NEW YORK – During the bull market, investors hardly took notice of the ho-hum performance of dividend-paying stocks, but they’re back in vogue now, thanks to a favorable tax rate, decelerating corporate earnings and sluggish bond yields.
Reflecting the interest of income-minded investors, the number of mutual funds focused on dividend-paying stocks has grown from 54 in 1999 to 81 last year, according to fund tracker Lipper Inc., and their assets are on the rise, as well.
Part of the attraction is their conservative nature, said Jeff Tjornehoj, research analyst at Lipper Inc. Equity income funds tend to lag during growth rallies, but hold up well in downturns, which is appealing to investors focused on preserving what they’ve saved.
“The companies in these portfolios are not the market’s barn burners,” Tjornehoj said. “They’re the steady Eddies of the market. But they do tend to appreciate, so people like that … and when times get tough, they count on that income stream.”
Dull though they may be, there’s a lot to like about dividend-paying stocks, said John Nichol, senior portfolio manager at Federated Investors. Historically, dividends have made up a significant share of total return; long-term studies dating back to the 1920s show dividends account for about 42 percent of total return on an annualized basis, he said.

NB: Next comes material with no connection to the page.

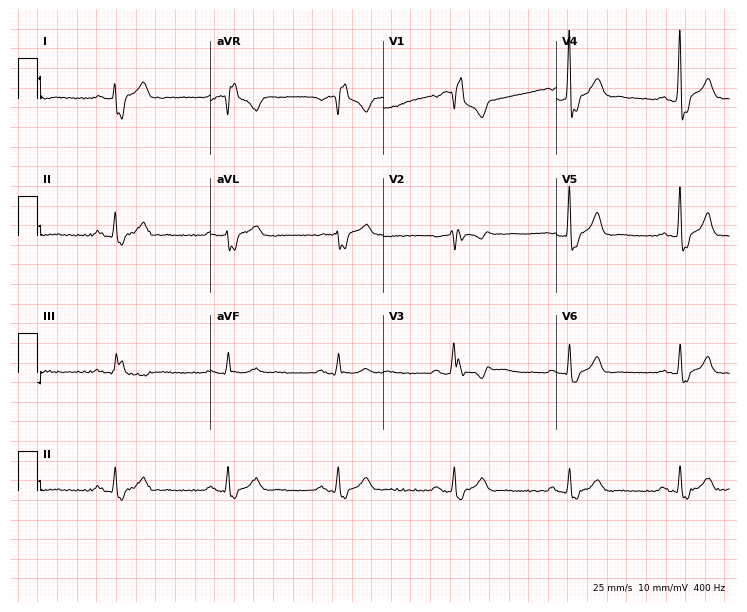
Standard 12-lead ECG recorded from a male patient, 40 years old (7.1-second recording at 400 Hz). The tracing shows right bundle branch block.

“Dividends matter,” Nichol declared. “Over the ‘90s and recently that number has been less, but that focus is changing.”
In addition, dividend payers have outperformed non-dividend paying stocks over the long run, according to a study by Ned Davis Research. From 1972 to 2004, dividend-paying stocks rose 10.2 percent on an annualized basis, while non-dividend stocks rose just 4.4 percent.
Adding to their appeal, a 2003 change to the tax code cut the maximum tax on dividend payments to 15 percent. Some on Wall Street think there’s a good chance that will be made permanent during the second Bush administration.
As with all securities, investors should be wary about fees when shopping for equity income funds. The premium paid for active management can diminish or erase the yield – especially if you wind up buying a front-loaded fund through a broker. Decent yields at lower expenses can often be found through index mutual funds or exchange-traded funds, such as the iShares Dow Jones Select Dividend Index, which trades under the ticker symbol DVY.
Darwin K. Abrahamson, chief executive of Invest n Retire LLC in Portland, which provides Web-based services for 401(k) plans, said he recently transferred a portion of his mother’s portfolio to ETFs, including the Dow Jones Select Dividend Index, which pays a 3.11 percent yield and has a rock-bottom expense ratio of just 0.40 percent. Previously, her retirement portfolio had been concentrated in loaded funds selected by her broker.
“When I moved her over to ETFs, the first thing he told me was, ‘You know, I’m not making much money off these.’ And I said, ‘Hey, we’re not doing this for your back pocket!’ ” Abrahamson said. “She was looking for some income, and it (DVY) paid a higher dividend yield than short-term bonds or money market accounts, but still had upside growth potential. And retirees are living so long these days, they can’t just go strictly on income. They still need that growth.”